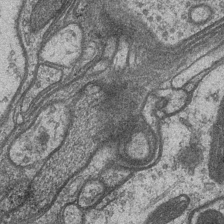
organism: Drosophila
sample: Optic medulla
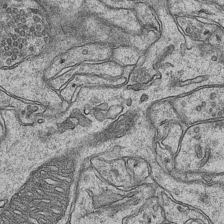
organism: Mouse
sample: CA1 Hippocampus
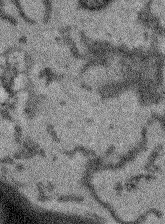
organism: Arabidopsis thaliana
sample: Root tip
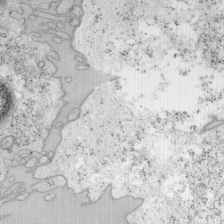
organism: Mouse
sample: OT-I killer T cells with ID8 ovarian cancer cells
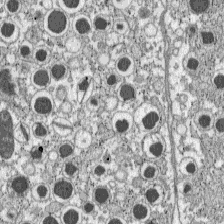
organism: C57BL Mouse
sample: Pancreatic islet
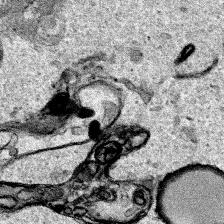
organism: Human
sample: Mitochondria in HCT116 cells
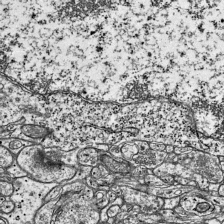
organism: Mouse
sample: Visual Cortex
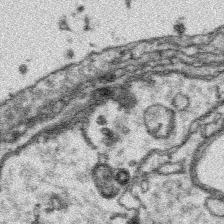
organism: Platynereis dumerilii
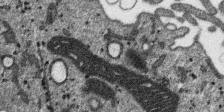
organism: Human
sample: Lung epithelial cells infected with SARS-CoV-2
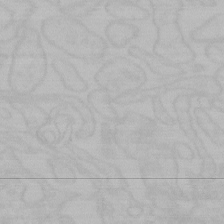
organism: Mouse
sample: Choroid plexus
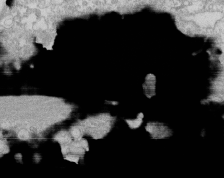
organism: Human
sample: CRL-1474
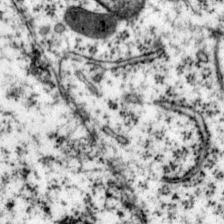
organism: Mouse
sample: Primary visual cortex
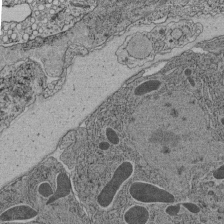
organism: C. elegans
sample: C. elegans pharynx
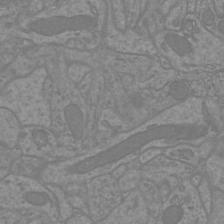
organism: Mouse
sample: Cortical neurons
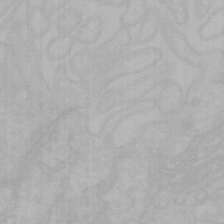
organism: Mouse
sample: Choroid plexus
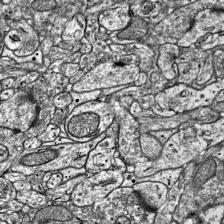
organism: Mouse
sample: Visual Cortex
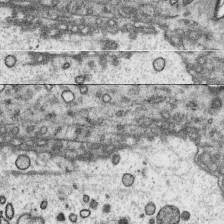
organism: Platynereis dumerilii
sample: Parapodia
● ● ●
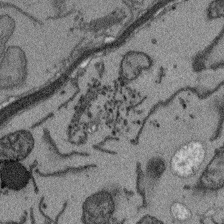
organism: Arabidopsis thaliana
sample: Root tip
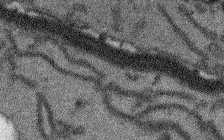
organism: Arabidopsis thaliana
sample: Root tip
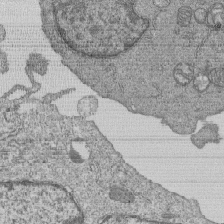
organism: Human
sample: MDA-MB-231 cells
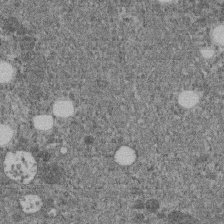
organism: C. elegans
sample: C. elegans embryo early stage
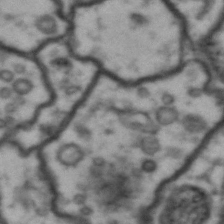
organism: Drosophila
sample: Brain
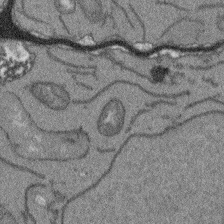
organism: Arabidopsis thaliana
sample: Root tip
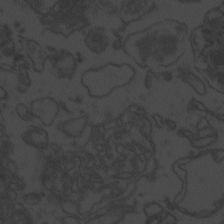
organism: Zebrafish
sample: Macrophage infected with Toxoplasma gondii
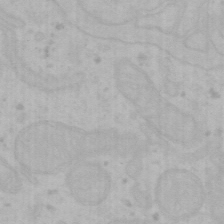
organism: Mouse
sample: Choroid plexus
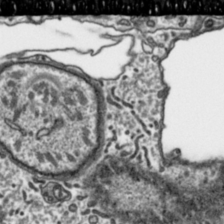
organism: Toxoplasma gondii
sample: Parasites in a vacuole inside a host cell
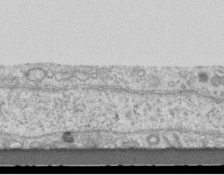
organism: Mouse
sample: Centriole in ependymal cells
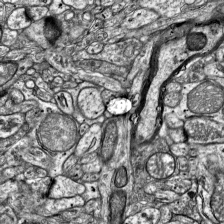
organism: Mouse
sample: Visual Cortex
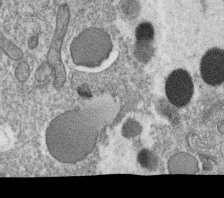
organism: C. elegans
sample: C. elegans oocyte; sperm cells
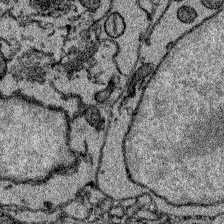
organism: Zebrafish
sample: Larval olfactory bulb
● ● ●
Find the line with "sample: C. elegans embryo early stage" in the entries above. Set down exactly every line from it up to and including the line with "sample: Larval olfactory bulb", images excluded.

> Response box:
sample: C. elegans embryo early stage
organism: Drosophila
sample: Brain
organism: Arabidopsis thaliana
sample: Root tip
organism: Zebrafish
sample: Macrophage infected with Toxoplasma gondii
organism: Mouse
sample: Choroid plexus
organism: Toxoplasma gondii
sample: Parasites in a vacuole inside a host cell
organism: Mouse
sample: Centriole in ependymal cells
organism: Mouse
sample: Visual Cortex
organism: C. elegans
sample: C. elegans oocyte; sperm cells
organism: Zebrafish
sample: Larval olfactory bulb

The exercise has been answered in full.